Umdocumentário de 2025, *The Age of Disclosure*, que ainda não assisti, esmiuça uma série de relatos vindos de profissionais de alto escalão e dá mais credibilidade ao assunto. E neste ano, logo menos em junho, haverá o lançamento de *The Disclosure Day* (*O Dia D*), de Steven Spielberg, que também fala de disclosure. A quantidade de pessoas sérias falando do tema me impressiona a cada dia.

Por que tudo isso agora? Por que essa avalanche de documentários, filmes, informações e podcasts sobre o assunto, somente agora? Bashar está certo?

2026, o ano do disclosure

Bashar chama 2026 de “*the year of disclosure*” e 2027 de “*the year everything changes*“. Ele afirma que em 2026 tudo o que é podre, tudo que está *behind the scenes* (atrás das cortinas), tudo o que é de baixa vibração, virá à tona — pra que a frequência da humanidade possa vibrar mais elevada, o que ajudaria com a chegada dos seres extraterrestres, que vibram em uma energia mais alta.

E só isso que ele fala já dá uma credibilidade enorme — porque olhe o que está acontecendo no mundo e no Brasil. Não vou citar; você pode procurar por si mesmo a podridão que tem vindo à tona, na nossa cara. Parece que as leituras que ele faz têm sido confirmadas — e digo *leitura* e não *previsão*, porque ele diz que o futuro não está definido. Há somente uma probabilidade de caminhos, de acordo com a energia e vibração do momento (*hello*, física quântica).

Recentemente decidi perguntar ao Gemini se existem outras pessoas falando sobre essa dupla de anos 2026-2027. E sim, existem algumas outras que arriscam uma data — como [Chris Bledsoe](https://www.youtube.com/watch?v=-8Hxp5885BM). Mas o mais impressionante pra mim foi [este vídeo de 2023 com John Ramirez](https://www.youtube.com/watch?v=KF1fzxg07p0&t=407s), um aposentado da CIA, falando sobre o ano de 2027 — afirma que o governo americano sabe que essa é a data limite, que *eles* vão aparecer, e que portanto é melhor preparar a população.

Olha que loucura.

Como me preparo

Eu já estou esperando as naves em 2027. Esse fato é algo bastante real para mim.

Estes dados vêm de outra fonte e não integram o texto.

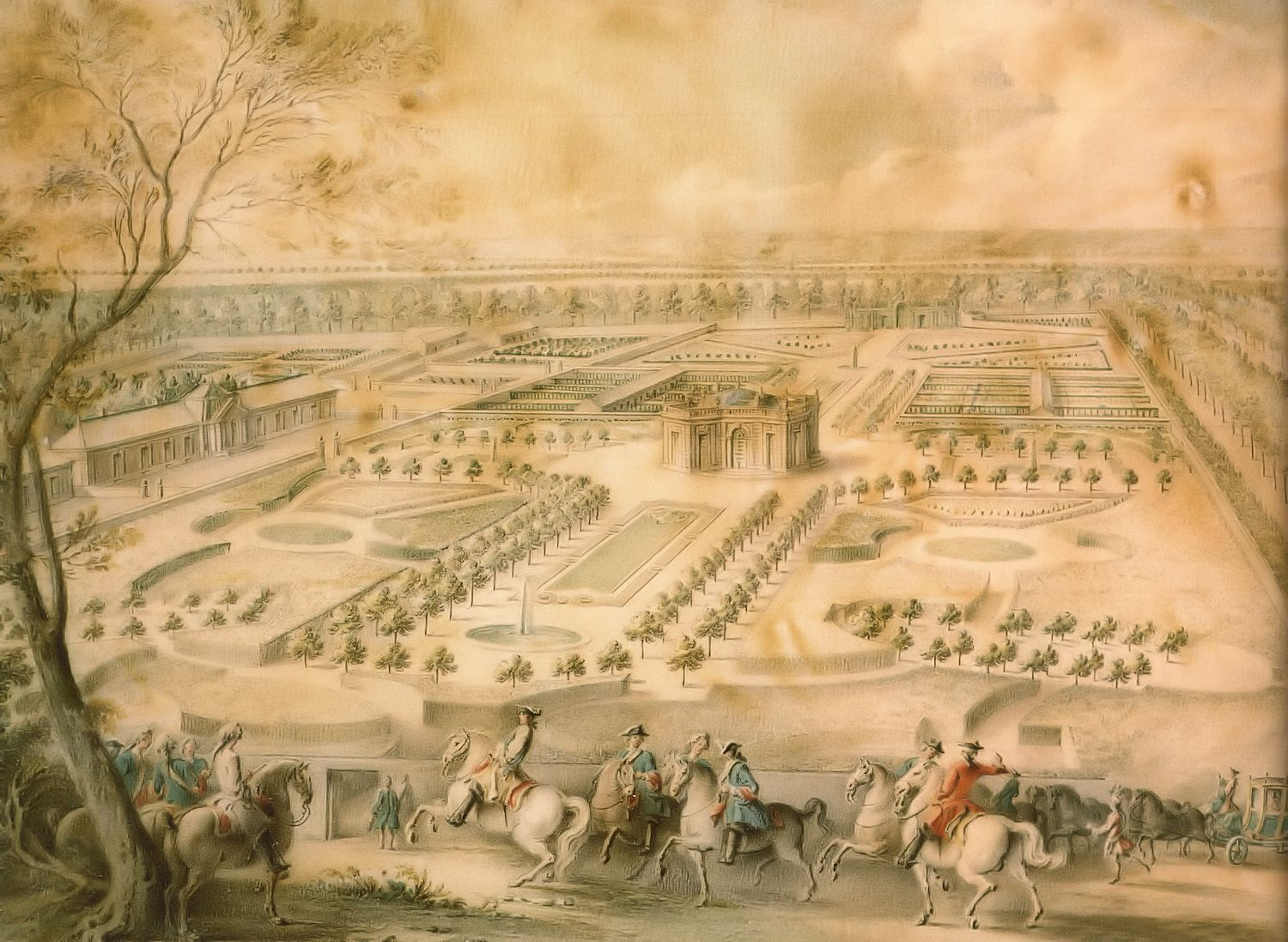 Louis XV en vue des jardins de Trianon, de la ménagerie domestique et des basses-cours, du Pavillon français et du portique de treillage - Jacques-André Portail - v.1750

Msa, e se elas não vierem? Vai ser um alívio, pra falar a verdade. Não me incomodo de estar errada — ainda mais em um assunto desse calibre.

Mas e se chegarem? Como me preparo?

Todas as respostas que tive com relação a essa pergunta — do meu Eu Superior, do tarot, dos gurus espirituais — é a mesma: **pra dentro**. Não adianta procurar segurança no mundo lá fora (e olha que, na minha fase de desespero logo depois da aceitação desse fato, a busca por segurança externa foi intensa). O que vai nos manter saudáveis durante a loucura é nos prepararmos internamente. Como numa tempestade: você não pode pará-la, mas pode preparar seu espírito, sua emoção, para o que vai vir.

E é isso que tenho tentado fazer. Quanto mais barulho lá fora, mais eu me enrolo em mim mesma e nas pessoas que amo. Busco mais respostas internas, tento praticar mais meditação, caminhada, estar na natureza, enxergar as coisas bonitas da vida.

Bashar fala que criamos nossa realidade e que existe um Eu Superior que nos guia em todos os momentos. Se conseguirmos ouvi-lo, saberemos que caminho seguir e como passar pelos desafios. Acredito que é só isso que podemos realmente fazer.

Além de ter um pouquinho de comida em casa para a quiânçada.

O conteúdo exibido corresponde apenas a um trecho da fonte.